Abstract

Since the early 90’s, it was observed that blood γδ T cells could kill a broad variety of tumor cells, including malignant B-cells, in vitro as well as in human PBMC-reconstituted NOD-SCID mice.

Today, with specific antigens activating γδ T cells like IPH1101 (Phosphostim, BrHPP), these effector cells can be strongly amplified in vivo and their cytotoxic activity toward B-Non Hodgkin’s Lymphoma (B-NHL) enhanced.

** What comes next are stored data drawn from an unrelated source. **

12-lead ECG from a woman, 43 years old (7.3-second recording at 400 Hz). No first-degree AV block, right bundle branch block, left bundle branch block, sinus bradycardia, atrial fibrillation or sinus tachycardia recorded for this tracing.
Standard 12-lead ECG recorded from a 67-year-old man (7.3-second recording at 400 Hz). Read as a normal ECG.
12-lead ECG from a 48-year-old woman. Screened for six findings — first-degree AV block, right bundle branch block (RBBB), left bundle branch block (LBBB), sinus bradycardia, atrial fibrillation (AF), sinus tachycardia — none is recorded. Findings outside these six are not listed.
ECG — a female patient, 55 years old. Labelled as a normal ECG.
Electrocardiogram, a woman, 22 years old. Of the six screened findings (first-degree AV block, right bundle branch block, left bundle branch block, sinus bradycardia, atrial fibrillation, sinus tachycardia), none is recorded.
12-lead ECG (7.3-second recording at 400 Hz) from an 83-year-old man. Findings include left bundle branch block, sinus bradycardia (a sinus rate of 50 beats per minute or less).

Furthermore, γδ T cells are potential effectors of ADCC which is one of the major mechanisms underlying rituximab efficacy for the depletion of B-NHL: we demonstrated in short-term standard cytotoxicity assays that there is a strong synergy between IPH1101-activated γδ cells and rituximab for the killing of B-NHL lines of various histologies (mantle cell, follicular and Burkitt’s lymphomas). Impressive results were obtained with follicular lymphoma (FL) cells (RL and Karpas-422) for which the addition of rituximab in the co-culture containing stimulated γδ T cells and FL cells resulted in target cell lysis as high as 70% at E:T ratio of 30:1 whereas stimulated γδ T cells alone induced less than 30% lysis in the same conditions.

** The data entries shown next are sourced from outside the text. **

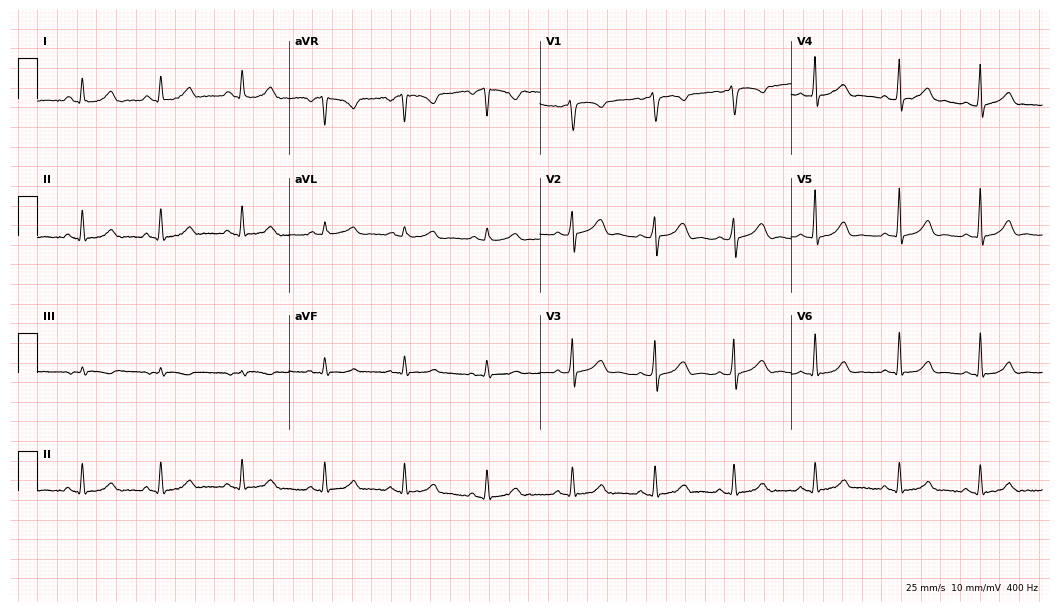
ECG — a 33-year-old female patient. Labelled as a normal ECG.
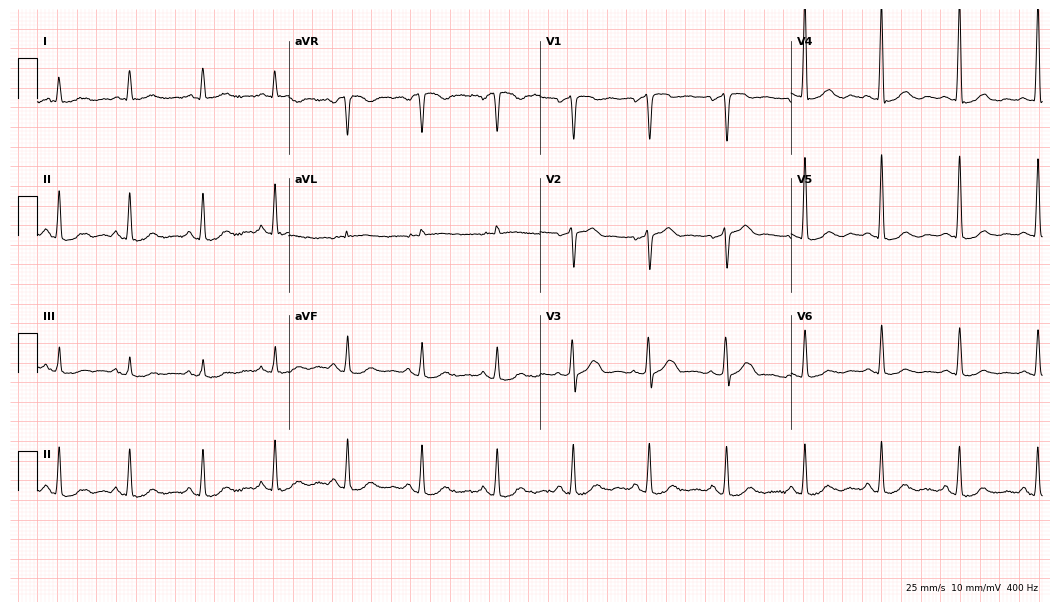
Resting 12-lead electrocardiogram (10.2-second recording at 400 Hz). Patient: a male, 85 years old. None of these six findings is recorded: first-degree AV block, right bundle branch block (RBBB), left bundle branch block (LBBB), sinus bradycardia, atrial fibrillation (AF), sinus tachycardia.
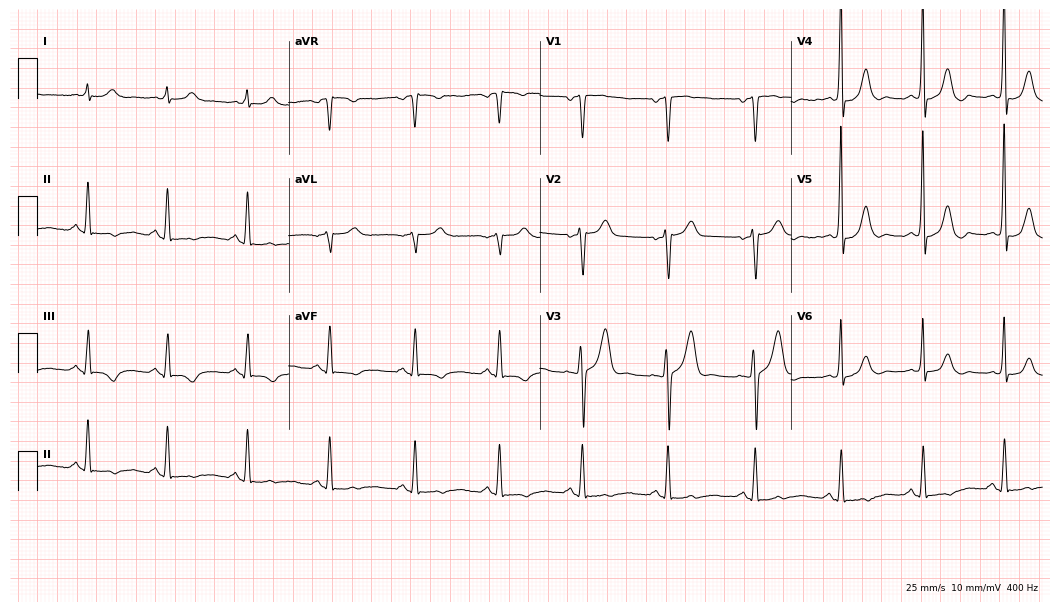
Standard 12-lead ECG recorded from a 63-year-old male patient (10.2-second recording at 400 Hz). None of these six findings is recorded: first-degree AV block, right bundle branch block, left bundle branch block, sinus bradycardia, atrial fibrillation, sinus tachycardia.
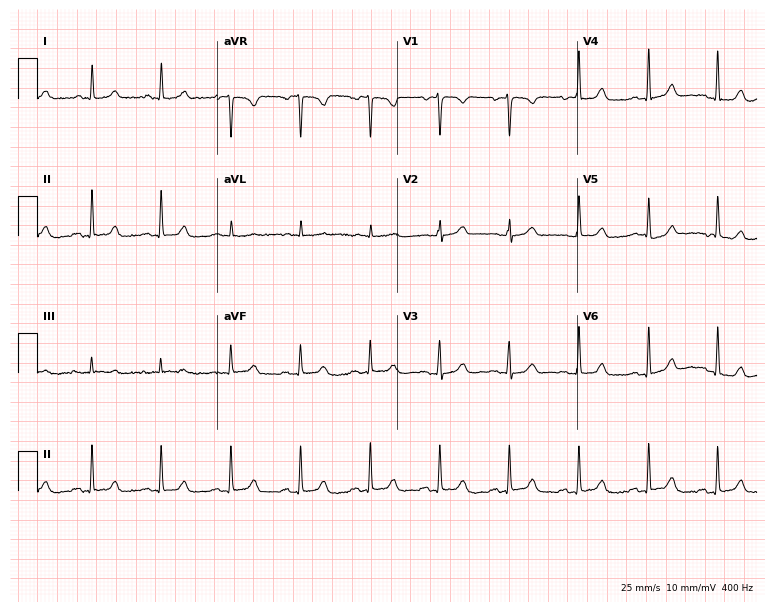
12-lead ECG from an 80-year-old woman (7.3-second recording at 400 Hz). Recorded interpretation: within normal limits.
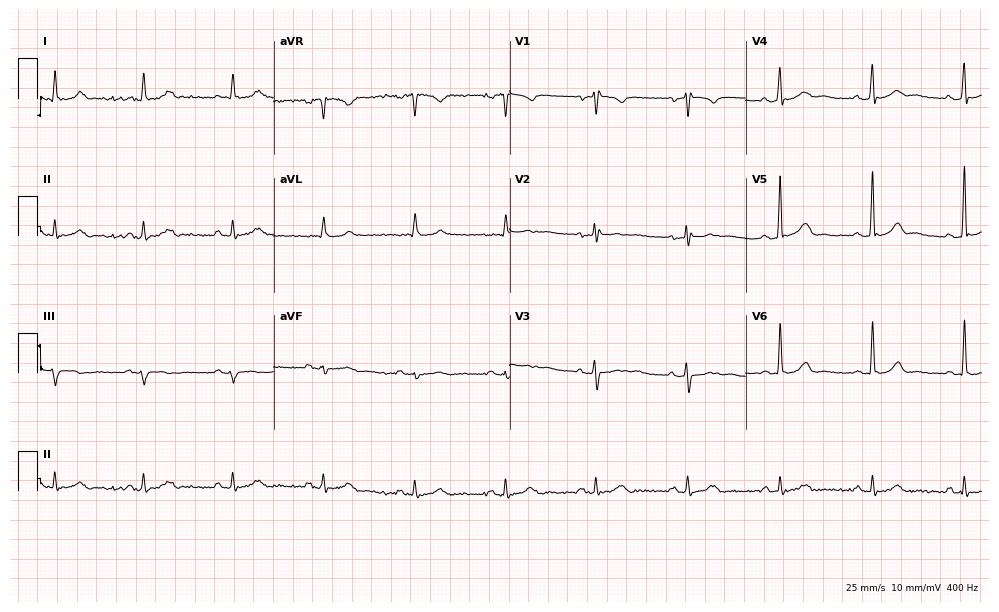
12-lead ECG from a man, 54 years old (9.6-second recording at 400 Hz). Recorded interpretation: within normal limits.

We are currently running a cognitive biological study using blood samples from FL and multiple myeloma patients: PBMC purified from these patients are cultured in a standardized assay in the presence of IPH1101 and IL-2 in order to evaluate the proportion of patients whose γδ cells can efficiently respond to IPH1101-treatment.

A Phase I, dose-escalation study is currently being conducted in France and Germany in sequential cohorts of patients with B-NHL relapsing after polychemotherapy with rituximab. In this first clinical trial, included patients are selected, among other criteria, upon their ability to respond to IPH1101 in vitro in this standardized culture.

The objective is to determine the MTD, pharmacokinetic and pharmacodynamic parameters of IPH1101 administered i.v. on Day 1, in combination with low dose of aldesleukin (1 MIU/m2/day) on Days 1 to 5. Low doses IL-2 (1/10th of the therapeutic dose) are required to sustain γδ proliferation in response to IPH1101. The following escalating dose levels of IPH1101 have been established for this study: 100, 300, 600, 900 and 1200 mg/m2.

To date 7 patients have been treated at dose levels 100, 300 and 600 mg/m2 without any signs of toxicity and with significant target γδ lymphocyte population amplification. Updated results will be presented at the time of the conference.

A phase II study of IPH1101 associated with low dose of IL-2 in combination with rituximab in FL patients progressing after one or more rituximab-containing lines of treatment is proposed. Its objective will be to assess the clinical efficacy of the combination and investigate the relationship between biological activity and clinical efficacy of the combination. This strategy is strongly sustained by convincing scientific data and stands for a very innovative combination of immunotherapies.

Disclosures: Innate Pharma (H. Sicard, S. Lafaye de Micheaux, J. Tiollier & P. Squiban).; Innate Pharma (J.J. Fournie & G. Laurent).; Innate Pharma (H. Sicard, S. Lafaye de Micheaux, J. Tiollier, J.J. Fournie & P. Squiban).; Innate Pharma (J.F. Rossi & V. Kunzmann).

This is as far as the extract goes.